June 8th, 2003
Many religious people like to say they know things: "I know this is true, I know that so and so did such and such and I know that god has this in mind for me after I die." All of which is fine and dandy I guess. But you know, I've been wandering about this planet for almost fifty years now and for the life of me I can't figure out how people manage to know so much when I've come to the conclusion that I know so little. I must be slow getting to the party or something - maybe that's why I don't look like I'm almost fifty.
The less I claim to know, the happier I seem to be.
A lot of people my age spend a lot of money trying to look younger than they are. I'm getting off pretty cheap in all of this because all I do is keep having fun and following my heart. And more specifically perhaps, I don't keep claiming to know what's true, but rather allowing my truth to evolve from day to day. Just five years ago I was wearing cowboy boots with skin-tight jeans and even tighter underwear and listening almost exclusively to country western music. And all of that with hair that reached down to the small of my back.
Today, the long hair and the underwear are gone as are the tight jeans and the cowboy boots. And country music has all but been replaced by a kaleidoscope of music that includes hip hop, trance and the ever-present sounds of a young Spanish singer named Alejandro Sanz. I'm OK with the idea that just because something worked for me in the past, doesn't mean I have to hold onto it forever.
The only exception to that however, would seem to be the people I love and am loved by. There's a permanence in loving relationships that buffers the constant changes. But you know, even those relationships seem to benefit from allowing them to change and grow. As I sat on the beach this morning with my daughter Aurelia, her husband Trent and my little year-old grandson Tristan, I felt the safety and sureness of their love while being aware of how much each of them has changed in the past year.
I looked around me and realized too, how the sands had changed the shape of the beach we were sitting on. Rock formations at the water's edge that I've climbed over hundreds of times were all but buried in sands that hadn't been there a week ago. Even with her constant, timeless and predictable lapping at the shore, my beloved Pacifica had somehow managed to rearrange the setting.
Twenty years ago I sat at the same water's edge with Auri - a smiling, snuggling wonder of a child who dug her hands into the sand, waved them in the air and then finally stuck them in her mouth. I watched with quiet amusement as my grandson did the same thing today and realized that no matter how much things change, kids will probably always need to examine the world around them as much with their mouths as with their hands and their eyes. For all that changes, there's a thread that runs through our lives that keeps things beautifully woven together. It's a thread that seems not to be dependant on what we believe but what we allow ourselves to experience in the moment.

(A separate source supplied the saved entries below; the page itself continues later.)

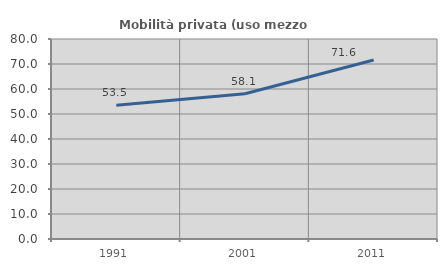
| Category | Mobilità privata (uso mezzo privato) |
|---|---|
| 1991.0 | 53.485 |
| 2001.0 | 58.099 |
| 2011.0 | 71.616 |
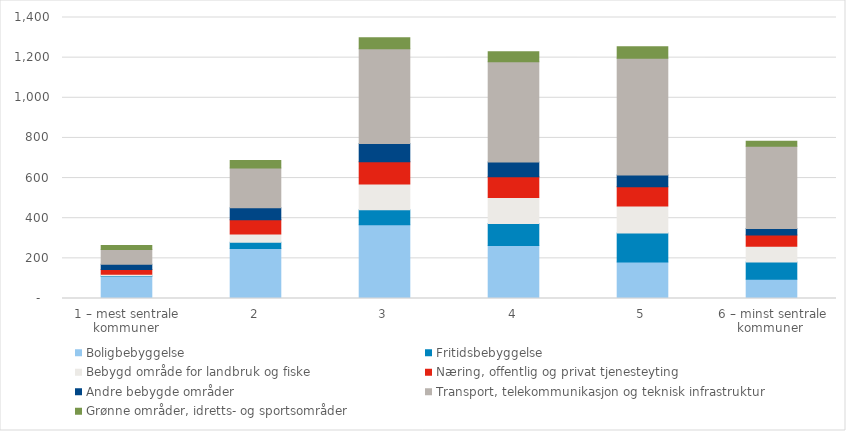
| Category | Boligbebyggelse | Fritidsbebyggelse | Bebygd område for landbruk og fiske | Næring, offentlig og privat tjenesteyting | Andre bebygde områder | Transport, telekommunikasjon og teknisk infrastruktur | Grønne områder, idretts- og sportsområder |
|---|---|---|---|---|---|---|---|
| 1 – mest sentrale kommuner | 110.38 | 3.28 | 7.06 | 23.5 | 26.68 | 73.08 | 19.51 |
| 2 | 248.5 | 32.01 | 40.57 | 71.01 | 60.09 | 198.19 | 37.59 |
| 3 | 366.93 | 74.87 | 128.56 | 111.31 | 91.14 | 471.67 | 54.66 |
| 4 | 263.81 | 109.72 | 130.05 | 102.69 | 74.18 | 499.28 | 50.2 |
| 5 | 181.31 | 144.59 | 134.4 | 96.42 | 59.04 | 581.3 | 56.89 |
| 6 – minst sentrale kommuner  | 95.58 | 86.17 | 78.48 | 56.05 | 33.09 | 409.34 | 24.93 |
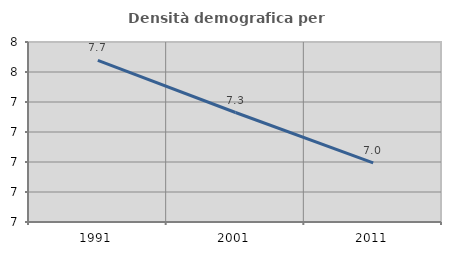
| Category | Densità demografica |
|---|---|
| 1991.0 | 7.677 |
| 2001.0 | 7.33 |
| 2011.0 | 6.994 |
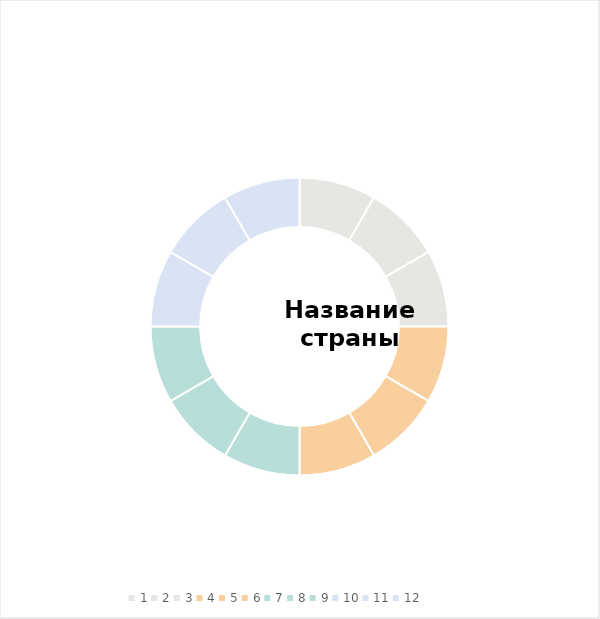
| Category | Series 0 | Series 1 | Series 2 |
|---|---|---|---|
| 0 | 1 | 1 | 1 |
| 1 | 1 | 1 | 1 |
| 2 | 1 | 1 | 1 |
| 3 | 1 | 1 | 1 |
| 4 | 1 | 1 | 1 |
| 5 | 1 | 1 | 1 |
| 6 | 1 | 1 | 1 |
| 7 | 1 | 1 | 1 |
| 8 | 1 | 1 | 1 |
| 9 | 1 | 1 | 1 |
| 10 | 1 | 1 | 1 |
| 11 | 1 | 1 | 1 |
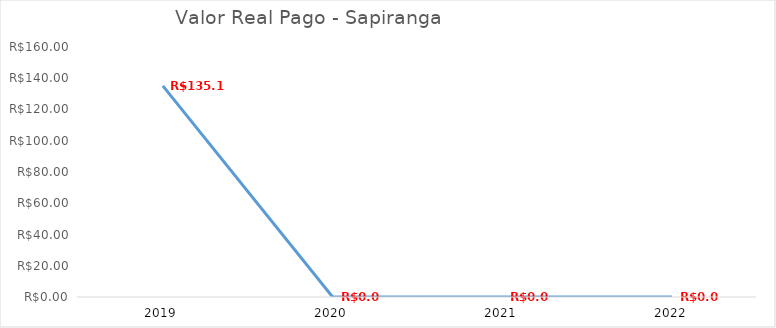
| Category | Series 0 |
|---|---|
| 2019.0 | 135.13 |
| 2020.0 | 0 |
| 2021.0 | 0 |
| 2022.0 | 0 |
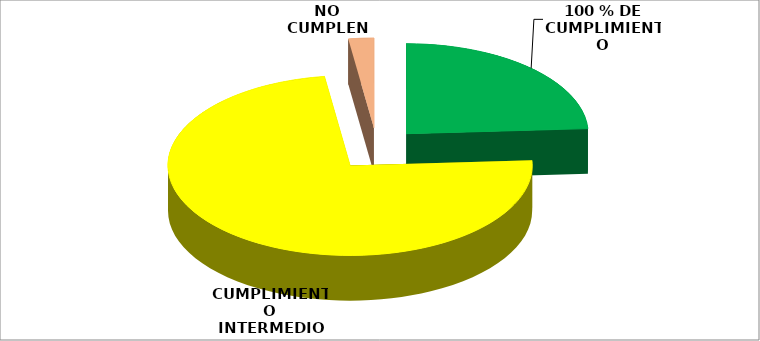
| Category | Series 0 |
|---|---|
| 100 % DE CUMPLIMIENTO | 107 |
| CUMPLIMIENTO INTERMEDIO | 327 |
| NO CUMPLEN | 10 |
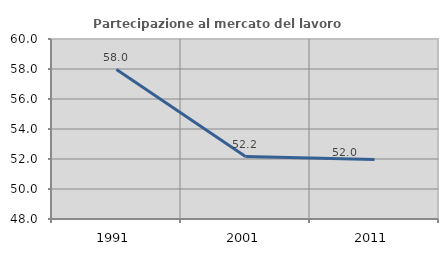
| Category | Partecipazione al mercato del lavoro  femminile |
|---|---|
| 1991.0 | 57.962 |
| 2001.0 | 52.165 |
| 2011.0 | 51.963 |
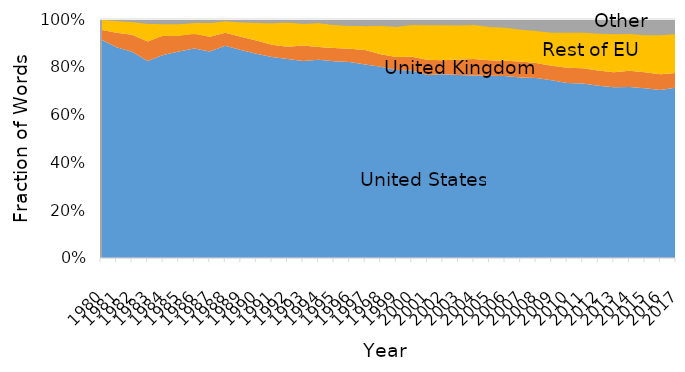
| Category | US | UK | France | Germany | Italy | Rest of Europe | Scandinavia | China | India | Other |
|---|---|---|---|---|---|---|---|---|---|---|
| 1980.0 | 0.914 | 0.041 | 0.006 | 0.012 | 0.002 | 0.018 | 0.007 | 0 | 0 | 0 |
| 1981.0 | 0.881 | 0.061 | 0.008 | 0.012 | 0.002 | 0.024 | 0.008 | 0 | 0 | 0.005 |
| 1982.0 | 0.863 | 0.071 | 0.008 | 0.012 | 0.003 | 0.025 | 0.009 | 0 | 0 | 0.009 |
| 1983.0 | 0.824 | 0.081 | 0.006 | 0.011 | 0.011 | 0.033 | 0.015 | 0.003 | 0 | 0.017 |
| 1984.0 | 0.85 | 0.081 | 0.003 | 0.006 | 0.009 | 0.021 | 0.011 | 0.003 | 0.001 | 0.017 |
| 1985.0 | 0.864 | 0.067 | 0.003 | 0.006 | 0.009 | 0.022 | 0.009 | 0.003 | 0.001 | 0.017 |
| 1986.0 | 0.877 | 0.063 | 0.002 | 0.01 | 0.009 | 0.016 | 0.008 | 0.003 | 0.001 | 0.012 |
| 1987.0 | 0.864 | 0.062 | 0.005 | 0.01 | 0.017 | 0.018 | 0.009 | 0.003 | 0.001 | 0.012 |
| 1988.0 | 0.888 | 0.055 | 0.007 | 0.008 | 0.01 | 0.02 | 0.007 | 0 | 0.002 | 0.004 |
| 1989.0 | 0.87 | 0.056 | 0.008 | 0.011 | 0.01 | 0.027 | 0.008 | 0 | 0.002 | 0.009 |
| 1990.0 | 0.854 | 0.055 | 0.01 | 0.016 | 0.01 | 0.03 | 0.01 | 0 | 0.004 | 0.009 |
| 1991.0 | 0.841 | 0.051 | 0.012 | 0.02 | 0.011 | 0.039 | 0.012 | 0 | 0.005 | 0.009 |
| 1992.0 | 0.833 | 0.051 | 0.012 | 0.025 | 0.004 | 0.047 | 0.014 | 0.004 | 0.005 | 0.005 |
| 1993.0 | 0.824 | 0.064 | 0.01 | 0.026 | 0.002 | 0.041 | 0.012 | 0.004 | 0.006 | 0.009 |
| 1994.0 | 0.829 | 0.054 | 0.012 | 0.024 | 0.003 | 0.046 | 0.014 | 0.004 | 0.005 | 0.008 |
| 1995.0 | 0.823 | 0.056 | 0.01 | 0.021 | 0.008 | 0.043 | 0.015 | 0.004 | 0.003 | 0.018 |
| 1996.0 | 0.821 | 0.055 | 0.011 | 0.018 | 0.009 | 0.041 | 0.017 | 0.007 | 0.005 | 0.018 |
| 1997.0 | 0.81 | 0.061 | 0.013 | 0.018 | 0.011 | 0.041 | 0.017 | 0.003 | 0.007 | 0.02 |
| 1998.0 | 0.8 | 0.052 | 0.015 | 0.021 | 0.013 | 0.05 | 0.02 | 0.005 | 0.006 | 0.017 |
| 1999.0 | 0.786 | 0.055 | 0.015 | 0.03 | 0.014 | 0.045 | 0.021 | 0.009 | 0.007 | 0.017 |
| 2000.0 | 0.784 | 0.058 | 0.019 | 0.033 | 0.011 | 0.049 | 0.021 | 0.009 | 0.008 | 0.007 |
| 2001.0 | 0.766 | 0.064 | 0.022 | 0.037 | 0.013 | 0.053 | 0.02 | 0.009 | 0.007 | 0.011 |
| 2002.0 | 0.768 | 0.059 | 0.025 | 0.037 | 0.013 | 0.051 | 0.02 | 0.01 | 0.008 | 0.008 |
| 2003.0 | 0.766 | 0.065 | 0.028 | 0.035 | 0.013 | 0.048 | 0.018 | 0.009 | 0.008 | 0.01 |
| 2004.0 | 0.764 | 0.069 | 0.034 | 0.031 | 0.011 | 0.049 | 0.016 | 0.008 | 0.009 | 0.009 |
| 2005.0 | 0.762 | 0.065 | 0.034 | 0.03 | 0.013 | 0.046 | 0.016 | 0.011 | 0.013 | 0.01 |
| 2006.0 | 0.761 | 0.064 | 0.035 | 0.027 | 0.012 | 0.048 | 0.016 | 0.011 | 0.015 | 0.01 |
| 2007.0 | 0.755 | 0.066 | 0.031 | 0.025 | 0.012 | 0.05 | 0.016 | 0.016 | 0.016 | 0.013 |
| 2008.0 | 0.753 | 0.063 | 0.029 | 0.027 | 0.011 | 0.05 | 0.017 | 0.019 | 0.019 | 0.012 |
| 2009.0 | 0.744 | 0.06 | 0.031 | 0.024 | 0.012 | 0.052 | 0.019 | 0.022 | 0.021 | 0.015 |
| 2010.0 | 0.732 | 0.064 | 0.034 | 0.023 | 0.011 | 0.058 | 0.021 | 0.023 | 0.019 | 0.015 |
| 2011.0 | 0.73 | 0.064 | 0.032 | 0.022 | 0.01 | 0.061 | 0.024 | 0.026 | 0.02 | 0.011 |
| 2012.0 | 0.72 | 0.064 | 0.032 | 0.024 | 0.008 | 0.064 | 0.027 | 0.027 | 0.022 | 0.012 |
| 2013.0 | 0.714 | 0.063 | 0.034 | 0.021 | 0.009 | 0.065 | 0.031 | 0.03 | 0.024 | 0.01 |
| 2014.0 | 0.715 | 0.068 | 0.029 | 0.019 | 0.01 | 0.066 | 0.03 | 0.028 | 0.028 | 0.006 |
| 2015.0 | 0.71 | 0.068 | 0.028 | 0.021 | 0.011 | 0.064 | 0.031 | 0.029 | 0.031 | 0.008 |
| 2016.0 | 0.703 | 0.066 | 0.03 | 0.022 | 0.011 | 0.067 | 0.033 | 0.028 | 0.032 | 0.008 |
| 2017.0 | 0.713 | 0.062 | 0.033 | 0.021 | 0.011 | 0.063 | 0.034 | 0.026 | 0.03 | 0.007 |
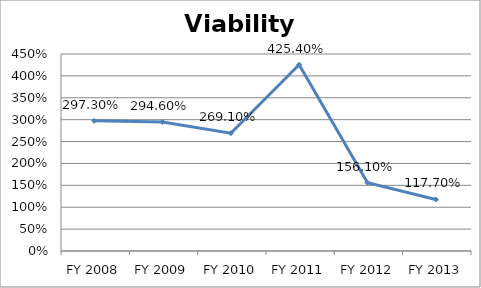
| Category | Viability ratio |
|---|---|
| FY 2013 | 1.177 |
| FY 2012 | 1.561 |
| FY 2011 | 4.254 |
| FY 2010 | 2.691 |
| FY 2009 | 2.946 |
| FY 2008 | 2.973 |
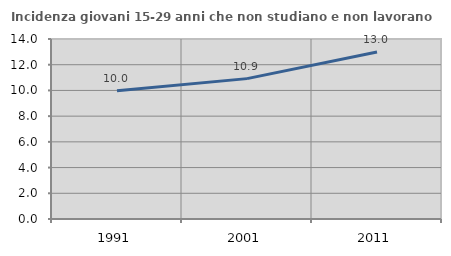
| Category | Incidenza giovani 15-29 anni che non studiano e non lavorano  |
|---|---|
| 1991.0 | 9.968 |
| 2001.0 | 10.918 |
| 2011.0 | 12.991 |
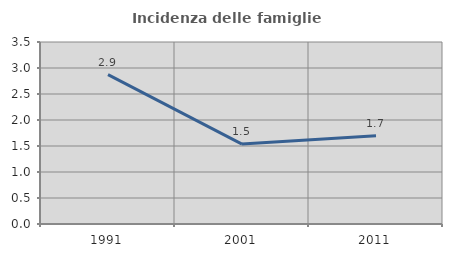
| Category | Incidenza delle famiglie numerose |
|---|---|
| 1991.0 | 2.871 |
| 2001.0 | 1.537 |
| 2011.0 | 1.698 |

For me, those moments are what keep me young and alive.
I was raised with an all-consuming preoccupation for a mythical life that supposedly waits for us after this one - a life based on countless conditions for being able to enjoy it. With so much attention being given to trying to get things right for that life, this one got lost in the fray. It was in letting go of my belief in a mythical afterlife that I began to find this one. And what a rich and interesting one it is.
Sitting on the beach and looking out towards the horizon where the water meets the sky this morning, I found myself wondering what's out there - what kind of adventures and mysteries are still waiting for me there in the unknown. But sitting on the sand beside me were my precious Aurelia and her boys. By focusing my attentions on what lies out there in the unknown, I risk losing what's here and now. And that's something I never want to do.
For all that I don't know, the one thing that I do seem to know is that staying in the moment and being OK with whatever the moment holds is what really works for me. I'm young in the sense that I'm always allowing myself to be reborn into something new. For me, the water that flows from the fountain of youth is called change and I drink it often and it quenches my thirst. I'm OK with not knowing what's out there on the horizon and beyond because there's enough going on right here on the shore to keep me plenty entertained and happy.